Orange County District Attorney Tony Rackauckas has created a task force to attempt to clamp down on outlaw addiction services clogging neighborhoods in the county’s “Rehab Riviera.”
Rackauckas’ announcement Monday night of the new “Sober Living Home Accountability Task Force” follows an ongoing investigation by the Southern California News Group that found deaths, sexual assaults, drug use and paying-for-patients inside the state’s loosely-regulated treatment centers and sober living homes.
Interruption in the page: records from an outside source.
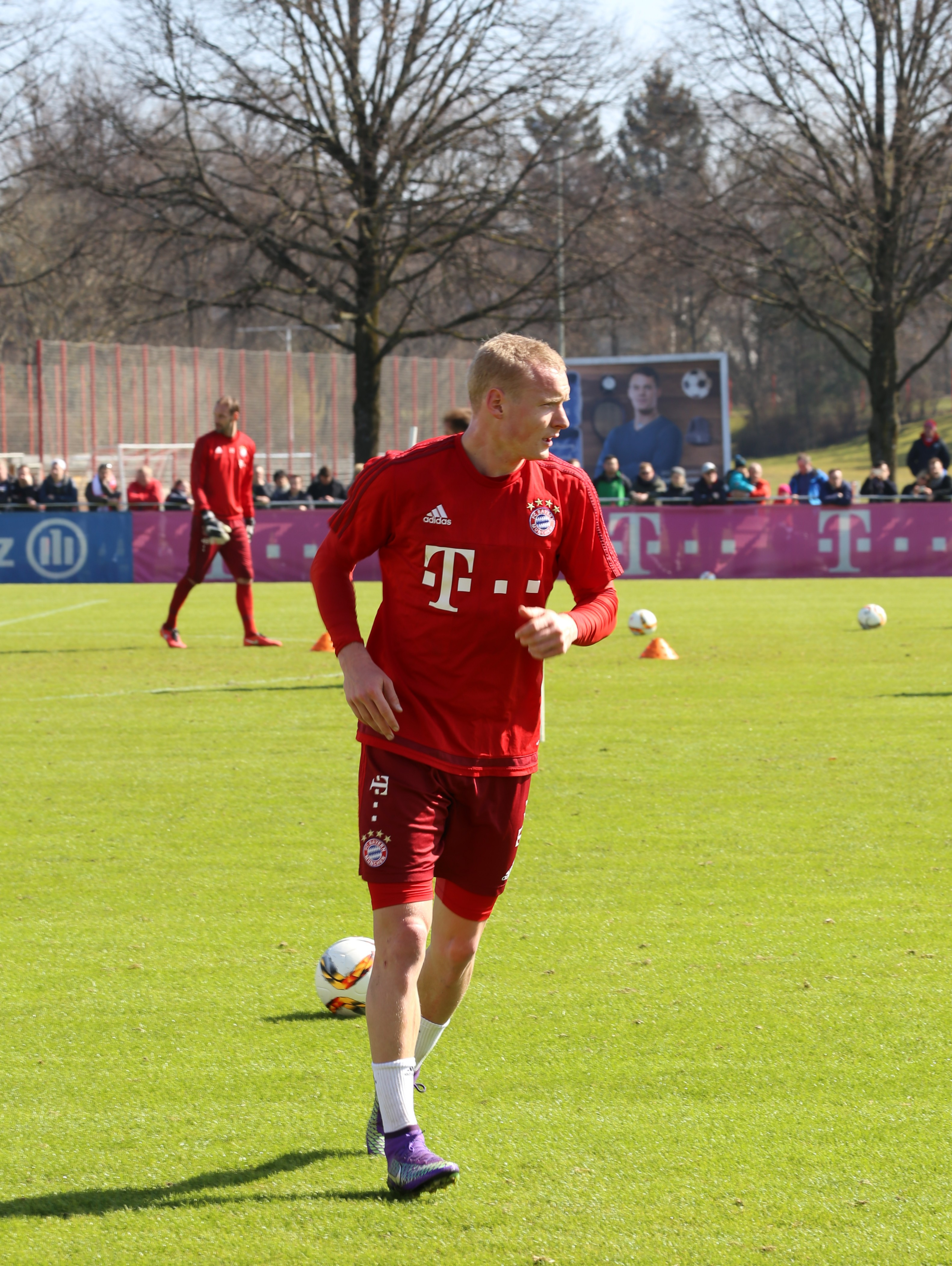 Sebastian Rode beim Training auf dem Gelände des FC Bayern München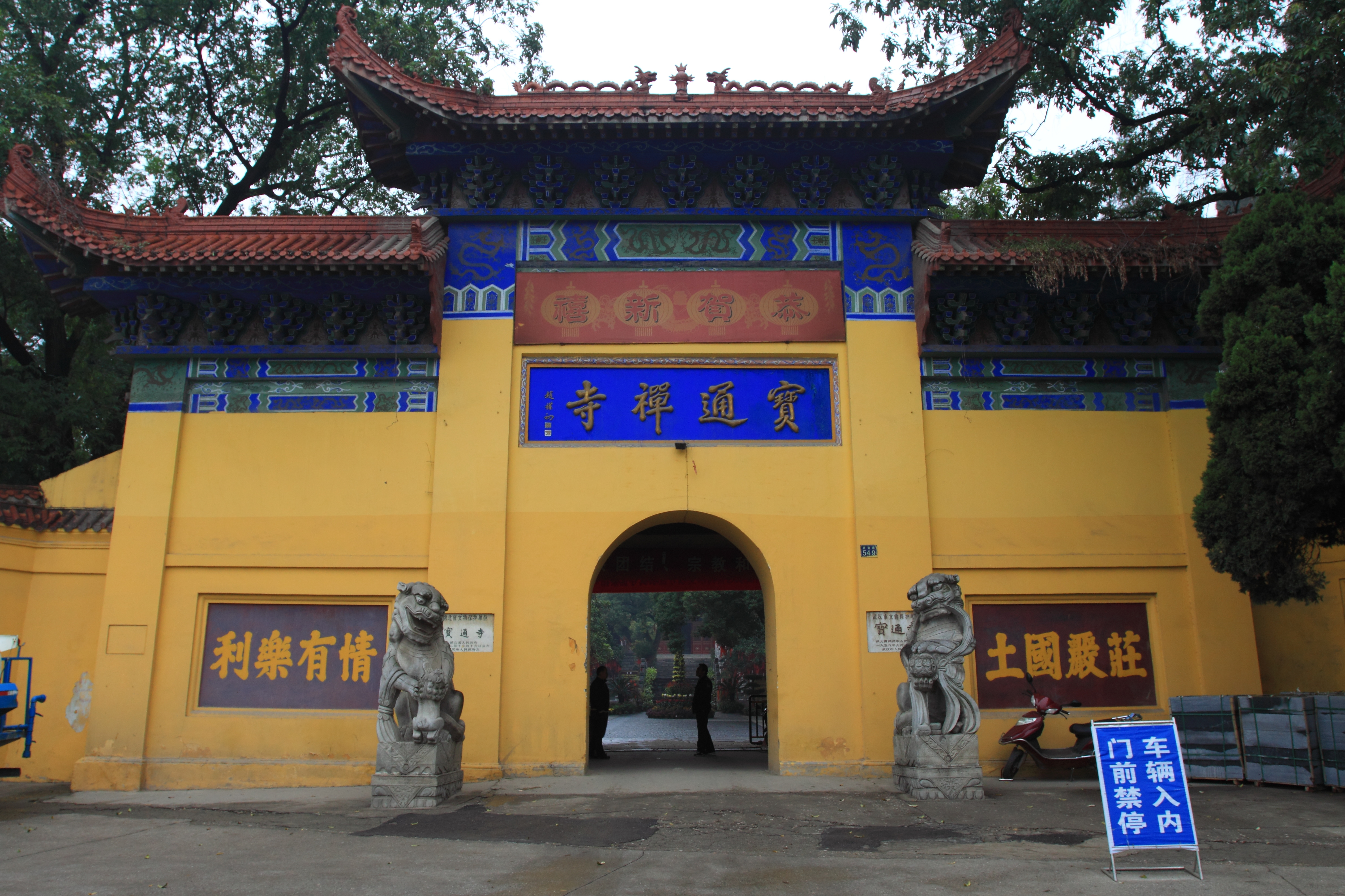 武汉市武昌区宝通寺 —— 山门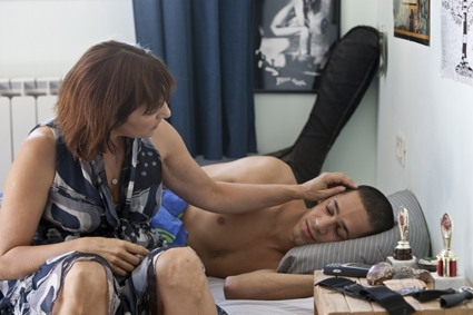 סצינה מהסרט "החיים בינתיים" 2

For nearly a decade, neighborhoods in many of Orange County’s coastal cities have been overrun by addiction facilities that often are fronts for illegal activities.
“What I’m seeing is a lot of (providers) who used to be addicted to dope are now addicted to money,” said Nancy Clark, who runs a recovery business in Orange County, at a hearing hosted Monday in Costa Mesa by Rackauckas.
Rackauckas said the new team, formed about a year after the Register investigation started, would look at whether the addiction business is running afoul of insurance fraud laws and human trafficking statutes. The team would also explore other potential legislation and push to get it passed — a feat that several state lawmakers have been unable to do.
Although one audience member implied that Rackauckas was grandstanding, the district attorney — who is running for re-election — stressed that he would try to “clean this mess up.”
Costa Mesa Police Chief Rob Sharpnack speaks at a meeting in which Orange County District Attorney Tony Rackauckas announced the creation of a Sober Living Home Accountability Task Force. (Photo by Bill Alkofer, Contributing Photographer)
The Southern California News Group investigation found that destitute and homeless addicts can be worth hundreds of thousands of dollars to unscrupulous rehab centers, where those addicts often are bought, sold and exploited for their insurance payments. The addiction industry is rife with kickbacks, drug use and fraud that bleeds millions from insurers’ and private pockets.
Some addicts are imported from other states with free travel and treatment “scholarships,” only to die in non-medical centers that would not be allowed to open in other states. Some are signed up for health insurance via Covered California with false information; treatment centers then pay the addicts’ premiums and bill insurance companies hundreds of thousands of dollars.
The treatment often fails to help addicts find lasting sobriety.
In the wake of Southern California News Group’s reporting, lawmakers are calling for stricter oversight. Hearings on the troubled industry have been held in Sacramento and Washington, D.C., and bills have been introduced by several lawmakers.
The state could take several simple steps to improve care, critics have said, including:
— Requiring a medical exam before an addict enters treatment.
— Determining which placement is appropriate.
— Requiring the state to license and conduct background checks on addiction counselors (now, an outside agency “certifies” them).
— Making body-brokering — the selling of patients to the highest bidder — a felony so prosecutors are willing to pursue those cases.
— Cracking down on false and misleading advertising.